# SOURCE DATA

++++

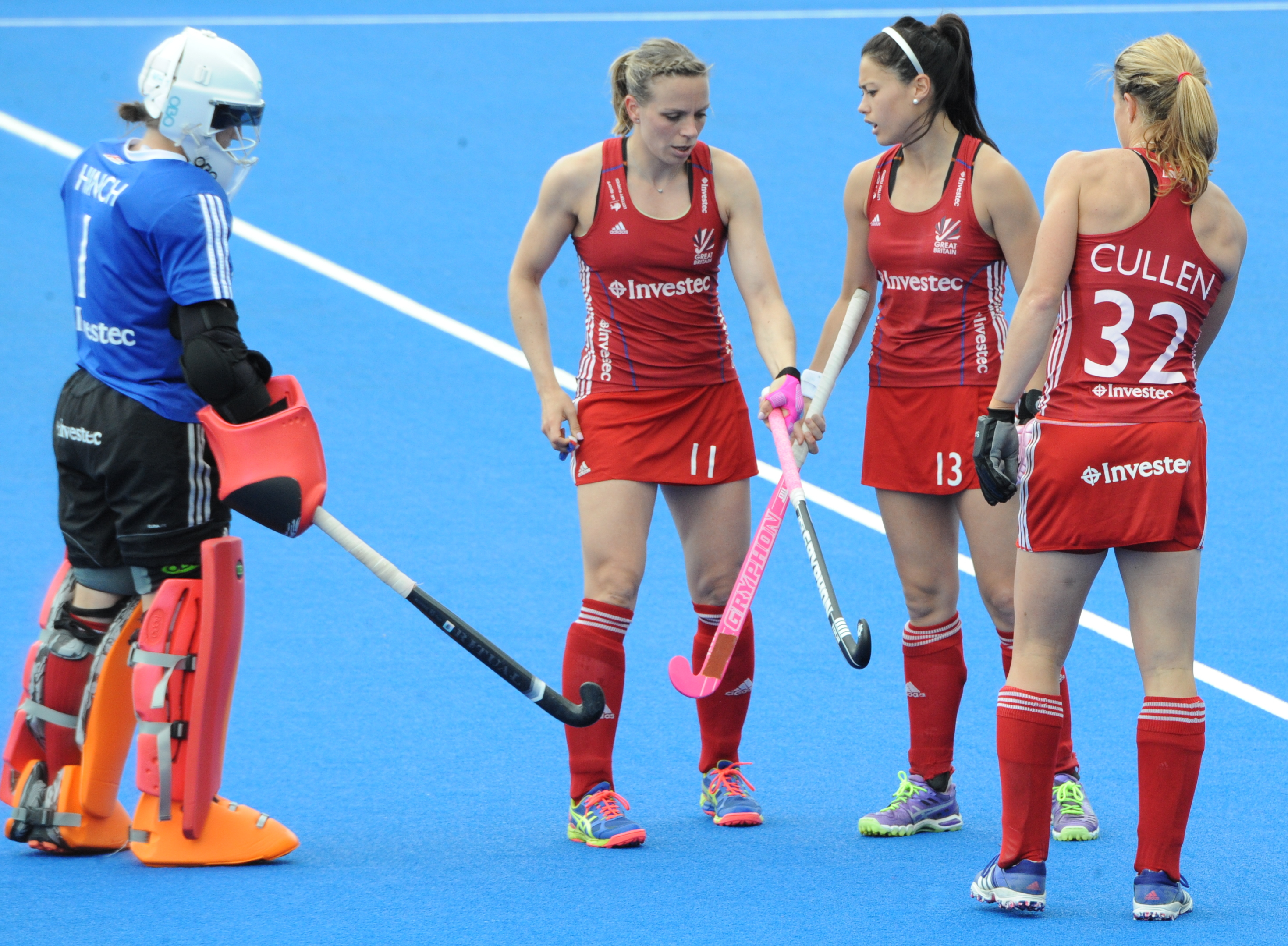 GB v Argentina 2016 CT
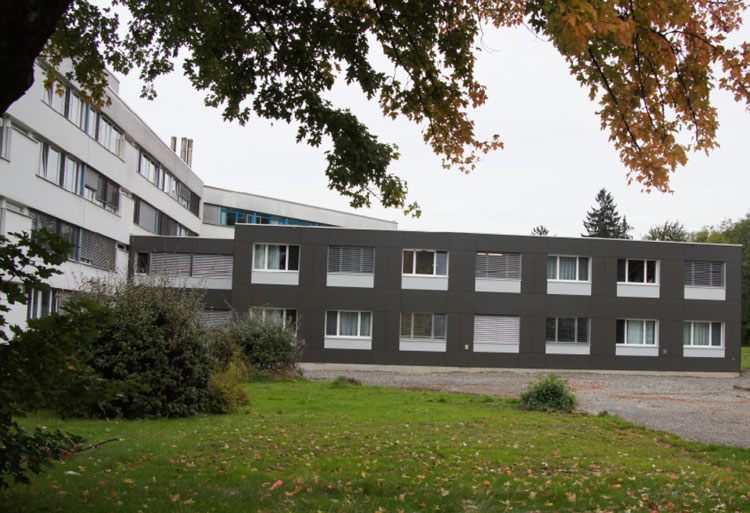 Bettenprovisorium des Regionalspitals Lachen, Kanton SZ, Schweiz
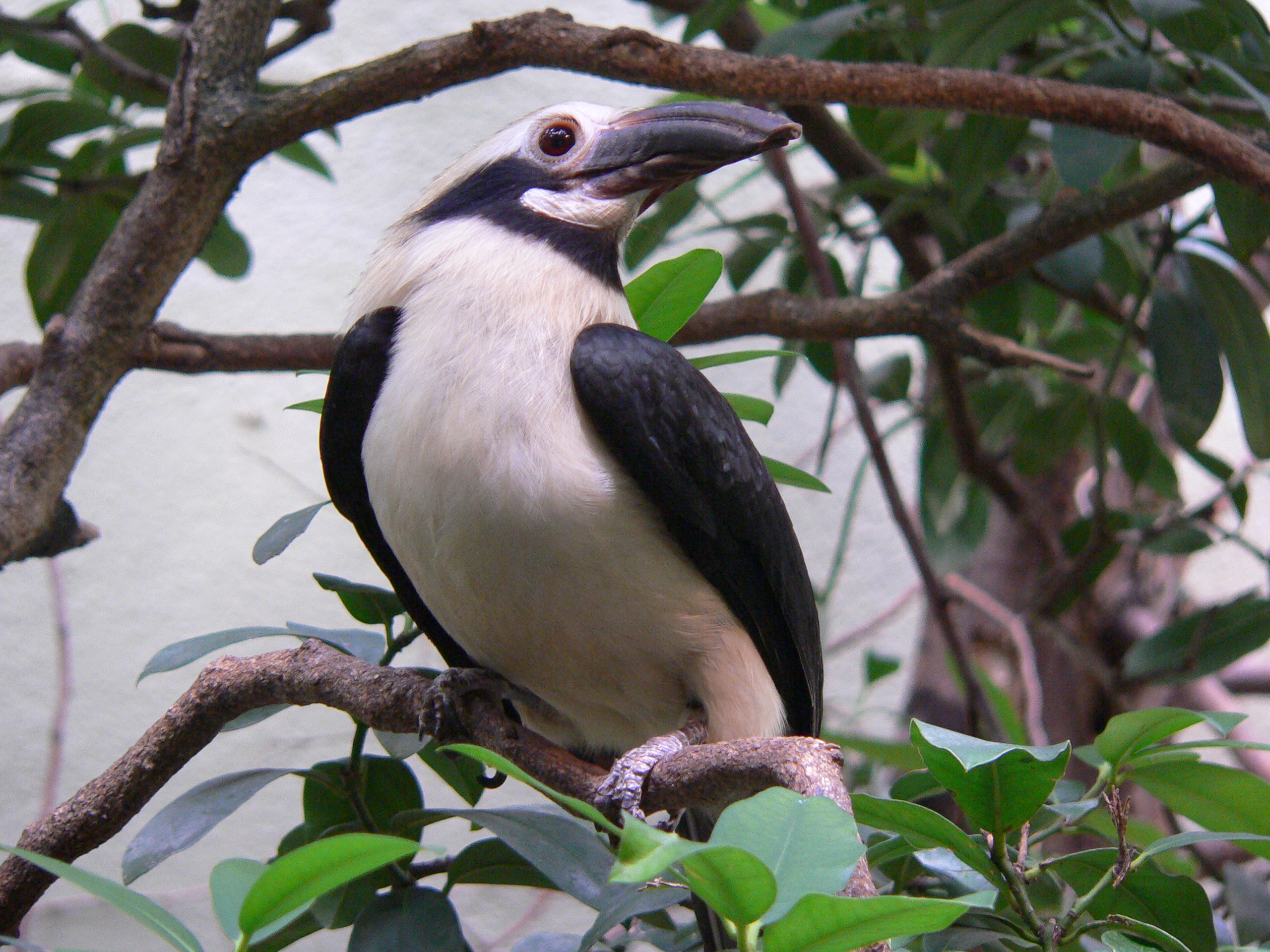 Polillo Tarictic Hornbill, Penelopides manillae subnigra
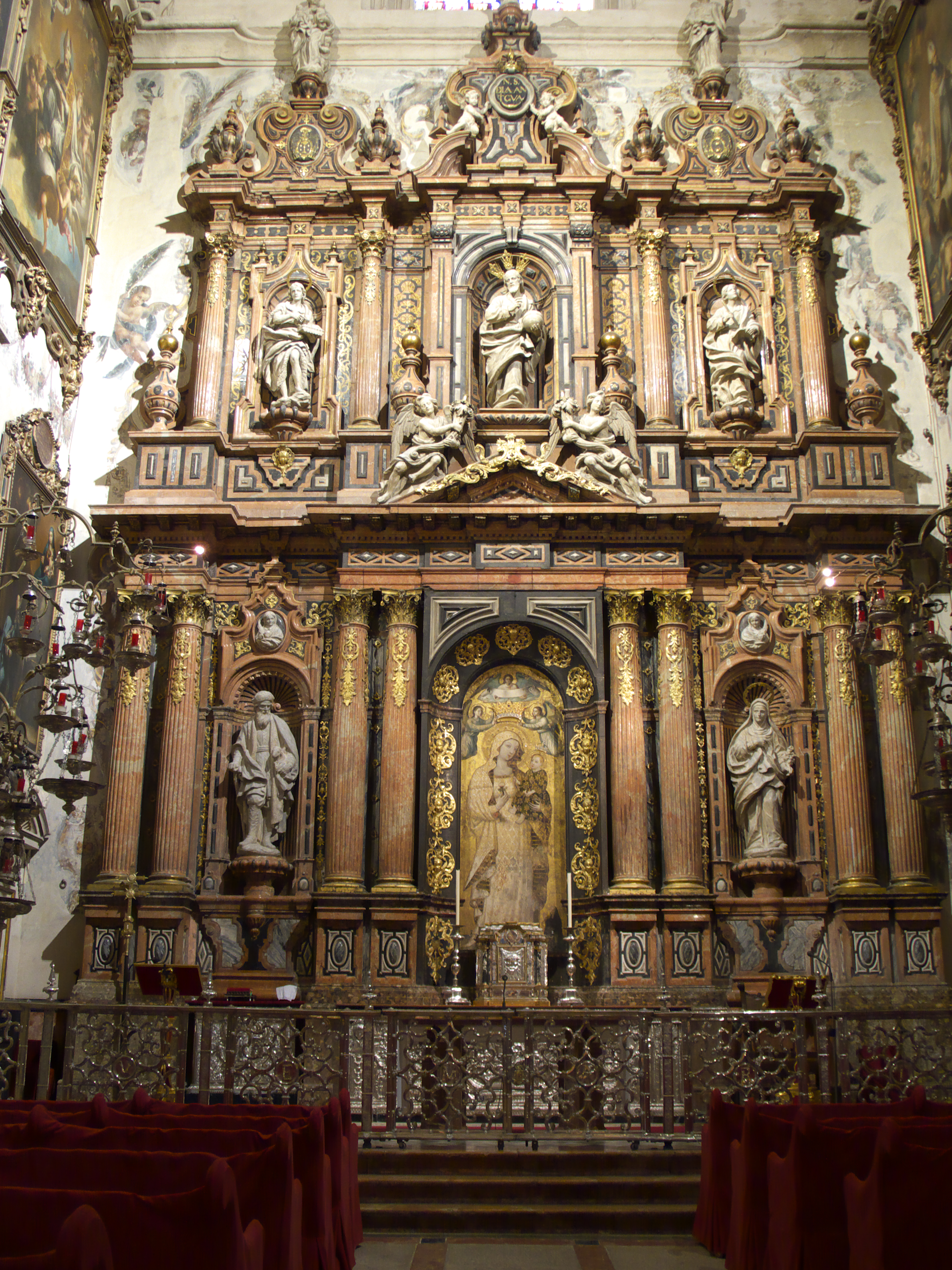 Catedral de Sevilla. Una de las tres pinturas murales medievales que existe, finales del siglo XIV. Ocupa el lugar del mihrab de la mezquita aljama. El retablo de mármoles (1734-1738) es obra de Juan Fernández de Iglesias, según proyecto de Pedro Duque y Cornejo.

++++

# INSTRUCTIONS FOR THE TASK
Line by line, give the material above again exactly, but without any pictures.

# WRITTEN ANSWER
 GB v Argentina 2016 CT
 Bettenprovisorium des Regionalspitals Lachen, Kanton SZ, Schweiz
 Polillo Tarictic Hornbill, Penelopides manillae subnigra
 Catedral de Sevilla. Una de las tres pinturas murales medievales que existe, finales del siglo XIV. Ocupa el lugar del mihrab de la mezquita aljama. El retablo de mármoles (1734-1738) es obra de Juan Fernández de Iglesias, según proyecto de Pedro Duque y Cornejo.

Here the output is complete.